In any case, I think one should aim to match the look of one's page to
the default settings.

I don't think it's appropriate to expect that users should adjust
anything to view any website.
I agree entirely (with the exception of reducing window-size to a
convenient line-length). Users should adjust their browser once to their
preferred font-size, and should not have to change it again for any
website. So why do so many web-authors, including apparently yourself,
force them to readjust their settings by using main text sizes like 80%?


Personally, in the real world, where the situation is already mashed
up, I don't see how anyone can _permanently_ adjust their browser to
the font setting they want (that deviates from default). Conversely,
I have _never_ had anyone complain that a site I produced caused them
illegibility problems.

I think the clue is in your words "so many web-authors". Maybe they
do it because the audience expects it?

But since you come to hark back to
this point, yes, I do think that an information (i.e. text) rich web
page looks pretty ghastly when the font size is 100%. Dismount from
your elevated perspective and imagine printing a novel at the same
relative font-size.
No problem. 100% looks perfect to me. It would look perfect to you too,
if you would adjust your browser settings. But apparently even
suggesting that is "patronising".


No. Suggesting I adjust my browser settings would be impractical.
Declaring that I don't know how is patronising.

And you didn't actually acknowledge the complete context of that
point: books printed for adults do not have text equating to the
on-screen 100% font.

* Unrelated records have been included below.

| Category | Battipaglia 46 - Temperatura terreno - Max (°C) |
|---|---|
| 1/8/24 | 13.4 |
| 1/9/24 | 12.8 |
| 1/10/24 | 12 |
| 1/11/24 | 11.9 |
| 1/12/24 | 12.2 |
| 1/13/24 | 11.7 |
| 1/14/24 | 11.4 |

But kiddies' books do.
I'm using Agent here, at its default font settings. I reckon the text
is about half the height of 100% arial in IE.
So adjust IE to a size where 100% looks acceptable to you.

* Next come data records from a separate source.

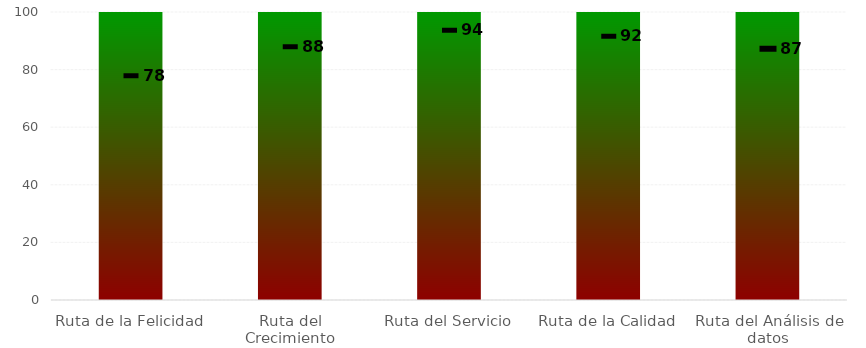
| Category | Niveles |
|---|---|
| Ruta de la Felicidad | 100 |
| Ruta del Crecimiento | 100 |
| Ruta del Servicio | 100 |
| Ruta de la Calidad | 100 |
| Ruta del Análisis de datos | 100 |

Why, when only the very few pages where the font is 100% cause me a
little aesthetic distaste, and they are almost always either naively
primitive sites laden with garish animated gifs, or ones discussing
CSS. Most sites attempt, for better or worse, to define a style and
presentation appropriate to their content, and generally, the font
size is reduced from 100%.
And I've been persuaded
against using Times New Roman, though that, I accept, looks reasonably
ok at 100%. However, it seems commonly accepted that the sans-serif
fonts are just a little easier on the eye on screen,
This is a debatable point. I suspect that this claim is based on the
fact that the most common sans-serif font (Arial) is quite a bit wider
than the most common serif font (Times New Roman). So if you set them
both to the same smallish font-size, Arial will be more readable. But
I'm not convinced that this is a property of sans-serif fonts as such. I
use Georgia as my default serif font; it is about the same width as
Arial and I find it just as readable.


I shall look into Georgia.
and convey a less
archaic impression (I gather that such an aesthetic consideration is a
moot point for people who put coding above content).
Which people would they be? You'll find that quite a few of the
discussions around here consist of the regulars trying to convince
people that content is the number 1 priority.

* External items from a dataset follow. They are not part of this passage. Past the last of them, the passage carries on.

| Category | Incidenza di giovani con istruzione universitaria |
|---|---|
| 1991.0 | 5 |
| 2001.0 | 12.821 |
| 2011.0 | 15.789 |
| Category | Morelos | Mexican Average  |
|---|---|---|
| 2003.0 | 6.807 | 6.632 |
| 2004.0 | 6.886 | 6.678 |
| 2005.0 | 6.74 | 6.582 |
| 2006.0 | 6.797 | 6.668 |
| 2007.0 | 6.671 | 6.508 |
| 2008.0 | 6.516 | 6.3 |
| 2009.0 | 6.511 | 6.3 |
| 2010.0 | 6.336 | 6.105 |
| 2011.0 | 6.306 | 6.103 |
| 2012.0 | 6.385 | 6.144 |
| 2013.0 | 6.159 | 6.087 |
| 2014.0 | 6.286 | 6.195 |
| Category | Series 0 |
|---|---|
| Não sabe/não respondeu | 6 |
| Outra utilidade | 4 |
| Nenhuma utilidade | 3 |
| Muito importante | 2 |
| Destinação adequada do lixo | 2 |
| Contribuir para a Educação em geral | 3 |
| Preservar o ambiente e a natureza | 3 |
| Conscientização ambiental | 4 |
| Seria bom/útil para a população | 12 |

Well, whenever I've entered into a debate about aesthetics and how
such subjective considerations are at odds with the rigours of coding
to 'established' datum lines, and have looked at pages produced by the
advocates of 'correct' coding, all too often they were dull as
concrete slabs. Even self-obsessed. The most interesting thing about
some of them was the 'validated' badge.

You could of course leave the font-family to default as well. Then those
people who consider serif fonts "archaic" (I don't think you'll find
many typographers among them, BTW) and have set a serif font as their
default will get the font they like.
What on Earth is the point of defining fonts on a web page for the
benefit of people who totally ignore it and choose their own anyway?
One might as well produce the page to suit oneself, one's client, and
the majority of their visitors: and if there's any adverse comment
(unknown to me), adjust as appropriate.

Anyway, apart from the analogy you ignored above, we're not talking
about publishing paper-based material, are we? Personally, I don't
like sans-serif fonts on the printed page, especially in a novel
(text-books are ok-ish), and wasn't advocating this. I meant
'archaic' in the on-screen context (how quickly things become
out-of-date in cyberspace... even that word!).

Some years ago I did a site using Times, but the observation was that
it looked like I hadn't bothered to specify a font (as in "don't know
how to adjust browser settings"). Not, I hastily mention, from the
'top dogs (and bitches)' of ciwas or ciwah, but from the client.

I appreciate the time you've given in writing, Stephen (or at least
most of it ;-) ).


I am trying to help. Honest.


I appreciate that! And your comments are well-based in the rational,
but life's just a bit more messy than that, I think...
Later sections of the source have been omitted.